[Opening Extracted entries section]

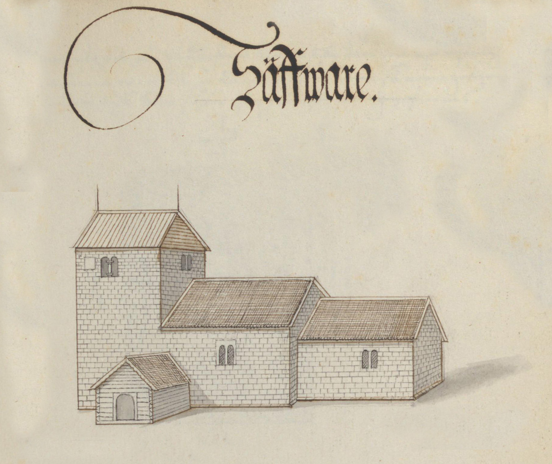 Sävare kyrka. Kyrka, äldre, teckning ur Peringskiölds Monumenta, avfotograferad i färg.
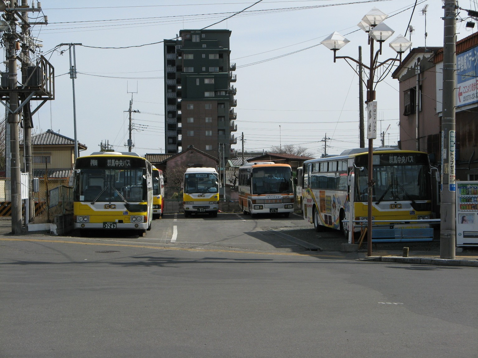 群馬中央バス伊勢崎営業所車庫の画像。伊勢崎駅前の公道上で撮影。
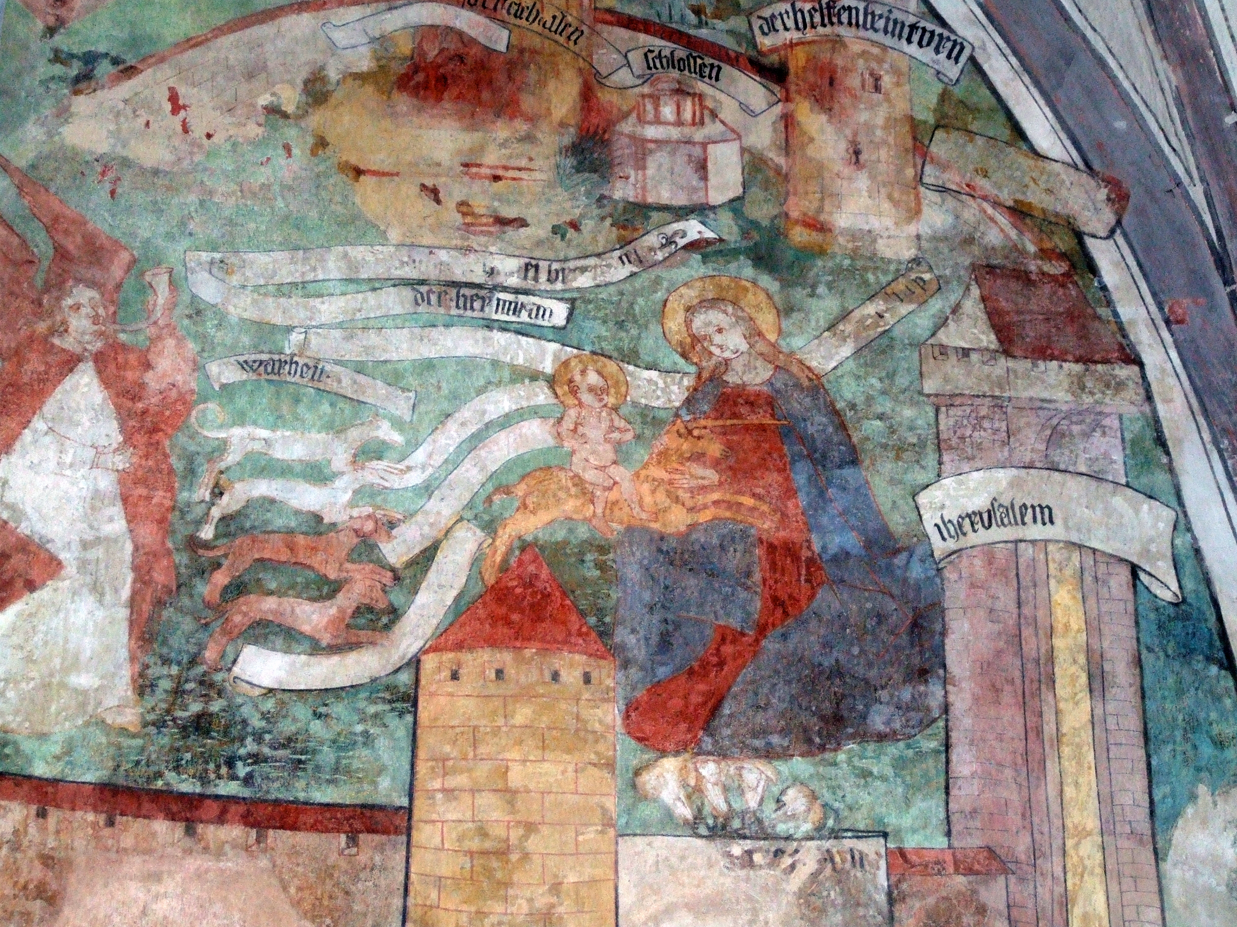 Unser Frauen in Memmingen, Marienzyklus, Das Jesuskind wird auf einem Einhorn in den Schoß Mariens mit Hunden getrieben
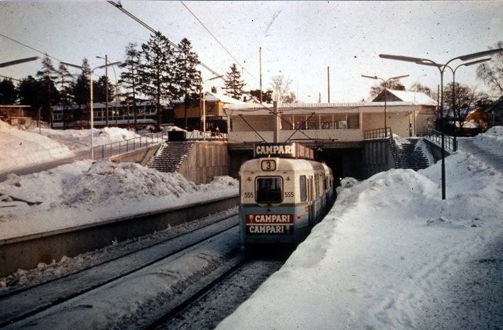 Høkatrikk, linje 3 til Bøler, med Campari reklame i forgrunnen. Her ved Oppsal stasjon.
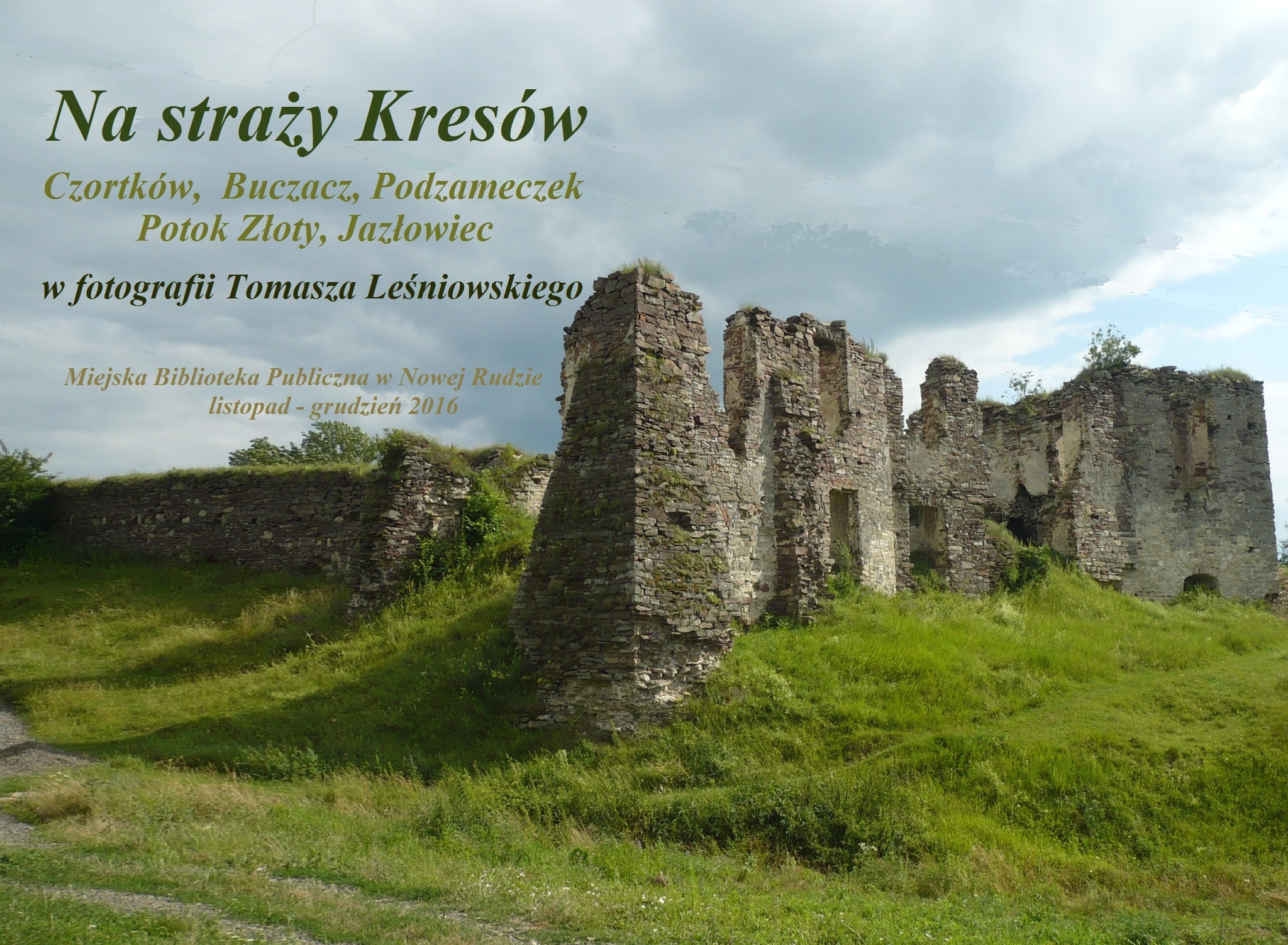 Zdjęcia Zamku w Podzameczku na plakacie
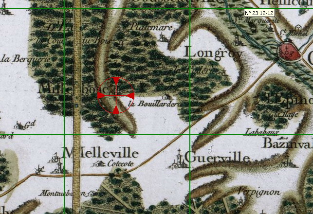 Zoom sur carte Cassini de Millebosc

[Closing Extracted entries section]

■ What the task asks
I would like the lines from the one with "Unser Frauen in" through the last line of the data above retyped exactly, with pictures left out, please.

■ Solution to the exercise
 Unser Frauen in Memmingen, Marienzyklus, Das Jesuskind wird auf einem Einhorn in den Schoß Mariens mit Hunden getrieben
 Høkatrikk, linje 3 til Bøler, med Campari reklame i forgrunnen. Her ved Oppsal stasjon.
 Zdjęcia Zamku w Podzameczku na plakacie
 Zoom sur carte Cassini de Millebosc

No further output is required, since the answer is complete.